Fayette County

Lexington police, employees join with Big Brothers to help kids

Urban County Council member Angela Evans talked with Channing Haynes and council member Kevin Stinnett after the Big Brothers Big Sisters of the Bluegrass 60th-anniversary news conference Tuesday. Stinnett was Haynes’ Big Brother when he was a youth.
Urban County Council member Angela Evans talked with Channing Haynes and council member Kevin Stinnett after the Big Brothers Big Sisters of the Bluegrass 60th-anniversary news conference Tuesday. Stinnett was Haynes’ Big Brother when he was a youth. LFUCG

The city of Lexington and Big Brothers Big Sisters have launched two new mentoring programs in celebration of the nonprofit’s 60th anniversary.

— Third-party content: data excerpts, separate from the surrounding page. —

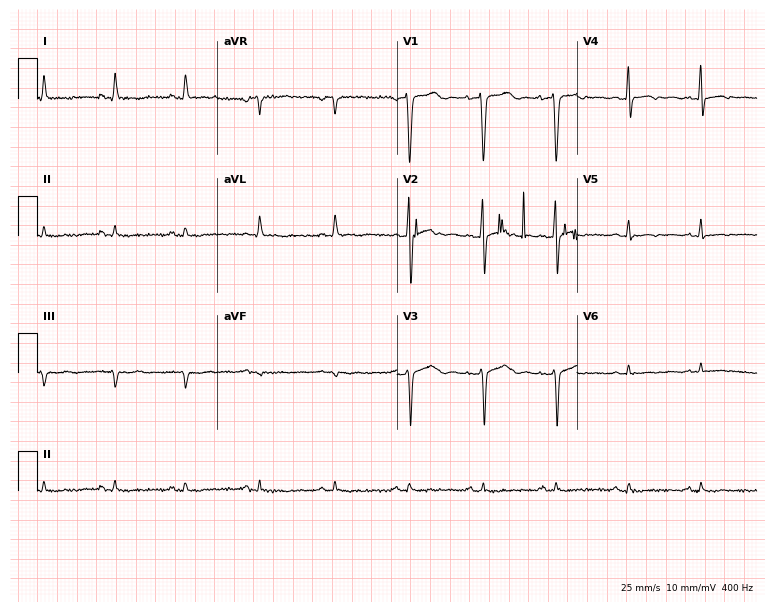
Electrocardiogram, a female, 67 years old. Of the six screened findings (first-degree AV block, right bundle branch block, left bundle branch block, sinus bradycardia, atrial fibrillation, sinus tachycardia), none is recorded. Findings outside these six are not listed.
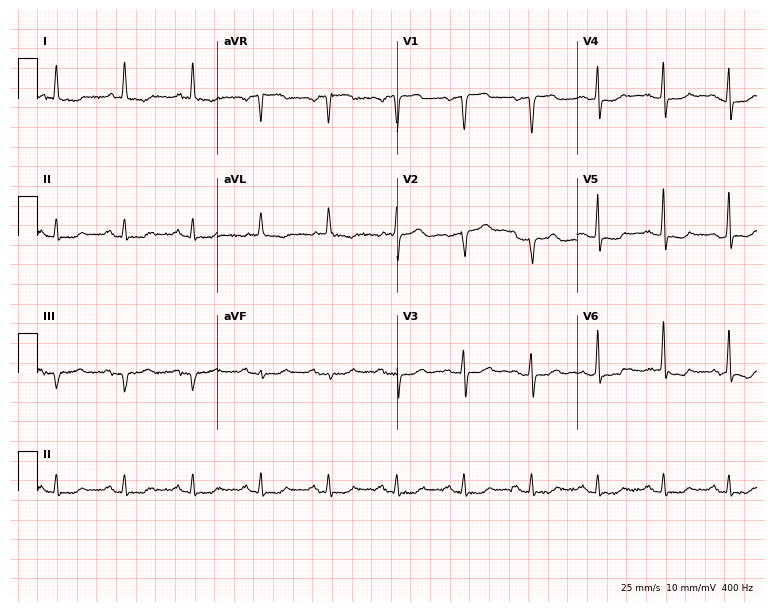
Electrocardiogram, a 72-year-old female. Of the six screened findings (first-degree AV block, right bundle branch block, left bundle branch block, sinus bradycardia, atrial fibrillation, sinus tachycardia), none is recorded. Other findings, if any, are not listed.
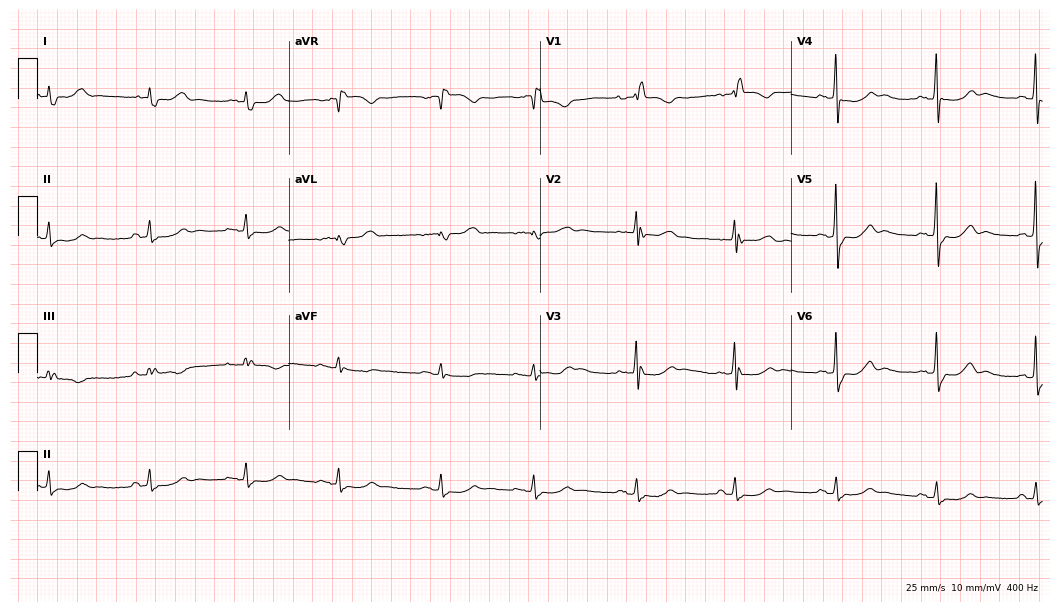
Standard 12-lead ECG recorded from a female, 84 years old. None of these six findings is recorded: first-degree AV block, right bundle branch block (RBBB), left bundle branch block (LBBB), sinus bradycardia, atrial fibrillation (AF), sinus tachycardia. Other findings, if any, are not listed.

The two programs pairing city employees and Lexington police officers with youth will ramp up this year.

“It is our goal to serve 600 children or more each year by 2020,” said at-large Councilman Kevin Stinnett, who is the Big Brothers Big Sisters 60th anniversary chairman and a longtime Big Brother.

“In order to do that, we need the help of our community partners — the city, Lexington Police Department and Fayette County Public Schools — and we need the help of our community to support this growth,” Stinnett said.

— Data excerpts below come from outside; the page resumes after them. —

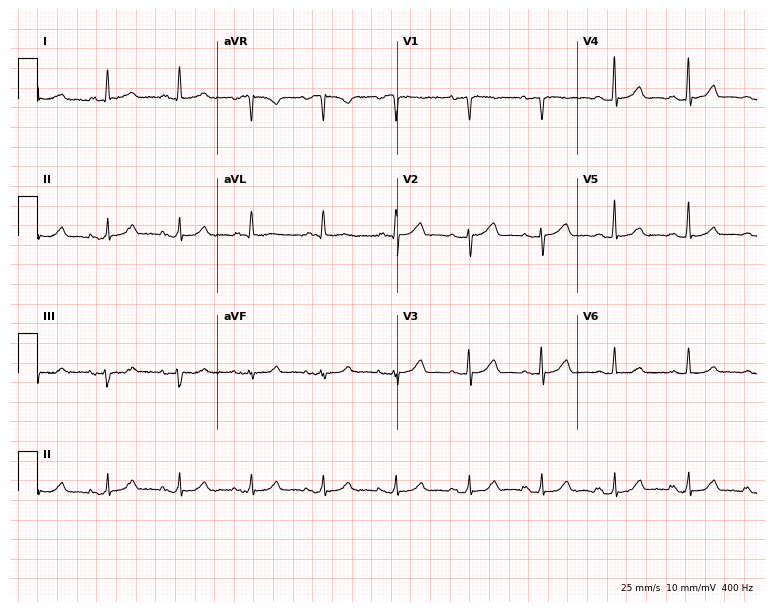
Resting 12-lead electrocardiogram. Patient: a 72-year-old female. Read as a normal ECG.
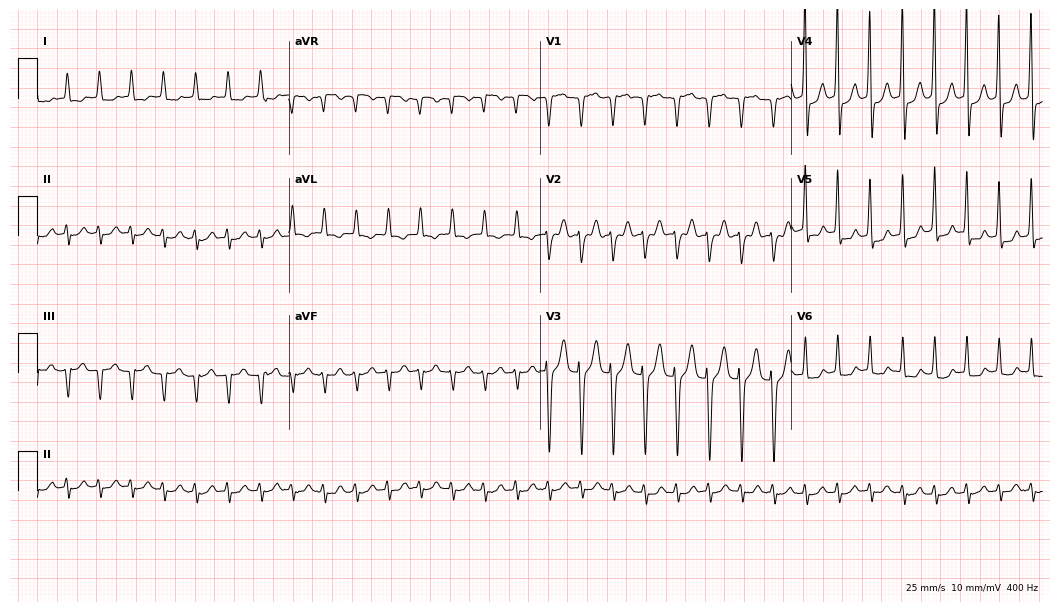
Electrocardiogram (10.2-second recording at 400 Hz), a 60-year-old woman. Interpretation includes sinus tachycardia (a sinus rate of 100 beats per minute or more).
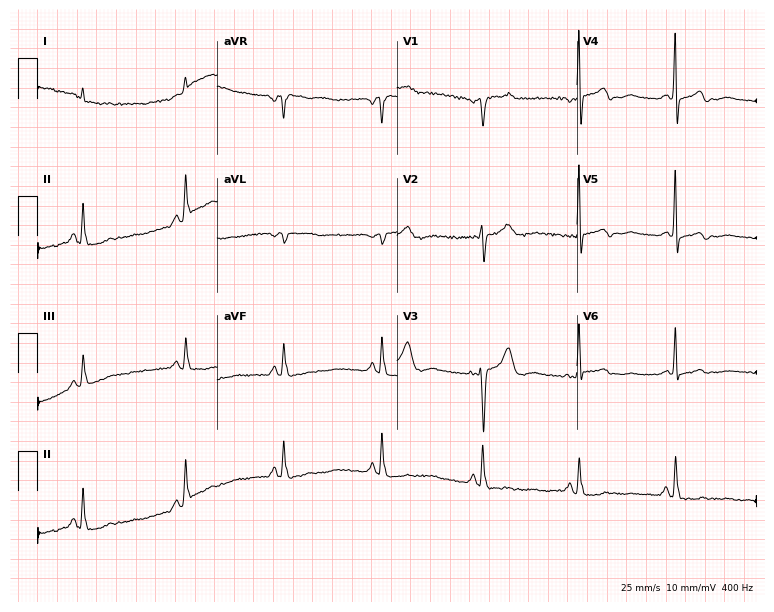
Resting 12-lead electrocardiogram. Patient: a 78-year-old female. None of these six findings is recorded: first-degree AV block, right bundle branch block, left bundle branch block, sinus bradycardia, atrial fibrillation, sinus tachycardia.
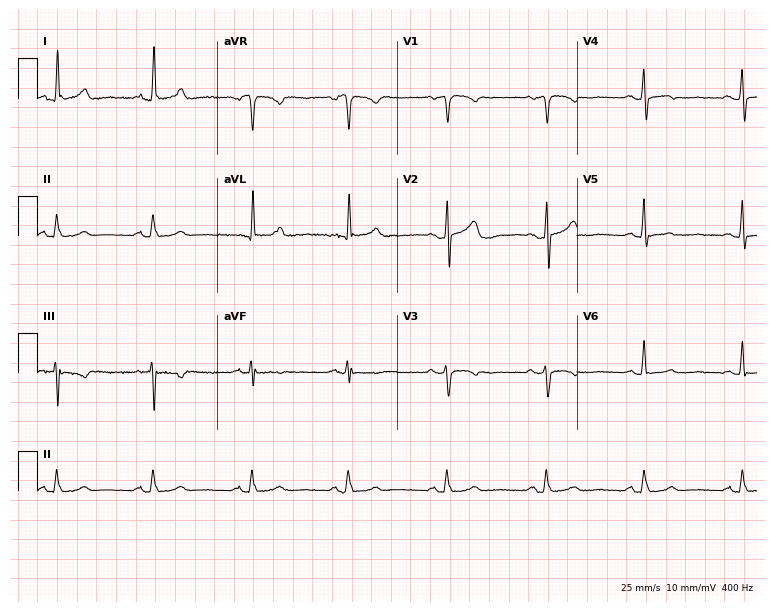
Electrocardiogram (7.3-second recording at 400 Hz), a female, 70 years old. Of the six screened findings (first-degree AV block, right bundle branch block (RBBB), left bundle branch block (LBBB), sinus bradycardia, atrial fibrillation (AF), sinus tachycardia), none is recorded. Findings outside these six are not listed.

The programs were announced Tuesday at a news conference at the Lexington government center.

The City Mentors program allows city employees to volunteer as mentors for as long as two hours a week through four agencies including Big Brothers Big Sisters. The program, which was suggested by At-Large Councilman Richard Moloney, has already recruited more than 20 mentors, city officials said.

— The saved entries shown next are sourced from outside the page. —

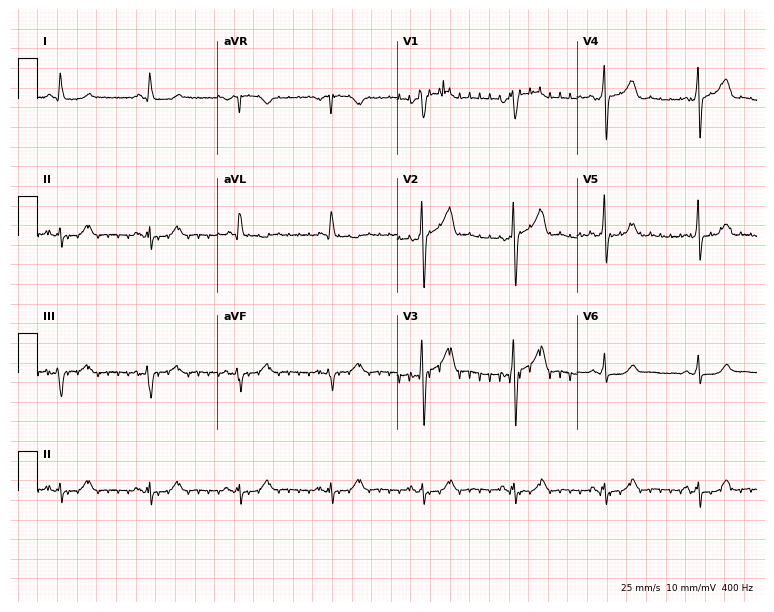
ECG — a man, 74 years old. Screened for six findings — first-degree AV block, right bundle branch block (RBBB), left bundle branch block (LBBB), sinus bradycardia, atrial fibrillation (AF), sinus tachycardia — none is recorded.
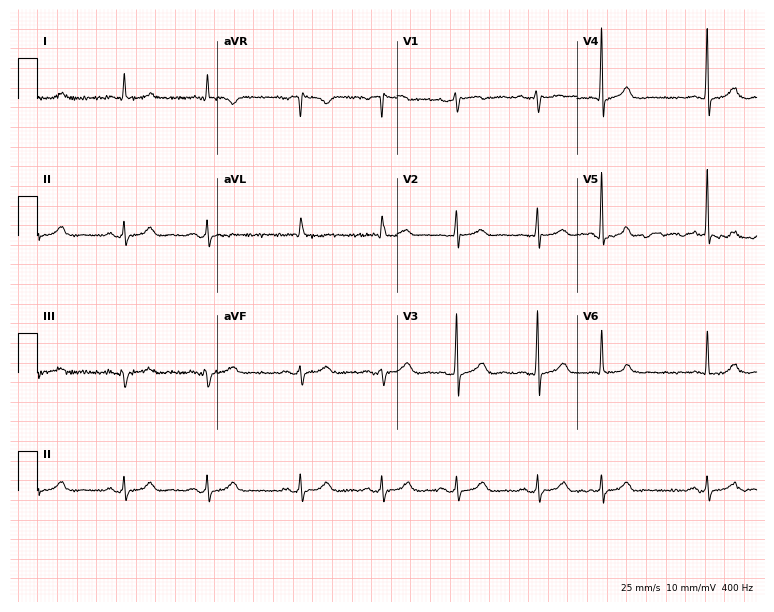
12-lead ECG (7.3-second recording at 400 Hz) from an 80-year-old male patient. Labelled as a normal ECG.
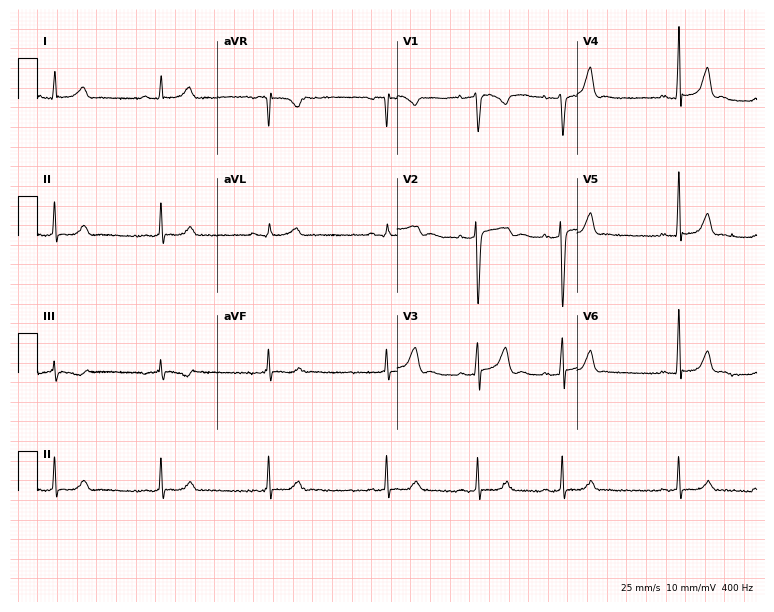
12-lead ECG from a woman, 22 years old. Labelled as a normal ECG.

Bigs in Blue is a national Big Brothers Big Sisters program that partners cops with kids. Lexington police are beginning their program.

“The Lexington Police Department has made growing our partnership with Fayette County Public Schools a priority, through D.A.R.E. class and sponsoring academic teams and now through Bigs in Blue,” Police Chief Mark Barnard said.

Mayor Jim Gray has asked for more community volunteers to mentor youth as part of a larger effort to decrease teen violence.

“You don’t need to be perfect,” Gray said. “You just have to be there for a young person. The time investment is modest. The emotional and community benefits are enormous.”

The volunteer commitment to be a mentor is typically an hour a week for a year.

Male mentors are a growing need, Big Sisters Big Brothers officials said.

The current Big Brothers Big Sisters program serves about 500 children each year, but more than 200 children are on its waiting list, and approximately 70 percent are boys. The average wait for a mentor is a year, and for boys it’s much longer.

Each of the programs supports children in the nonprofit’s school-based programs in the Fayette County school district. Big Brothers Big Sisters has a program at William Wells Brown Elementary School where more than 35 children have received mentoring over the past two years.

But the program needs more volunteers and more money to expand, said Andrea Ooten, president and CEO of Big Brothers Big Sisters.

“We hope that you’ll consider volunteering, donating to our 60th anniversary campaign or joining us at one of our upcoming fundraising events to help support these efforts,” Ooten said.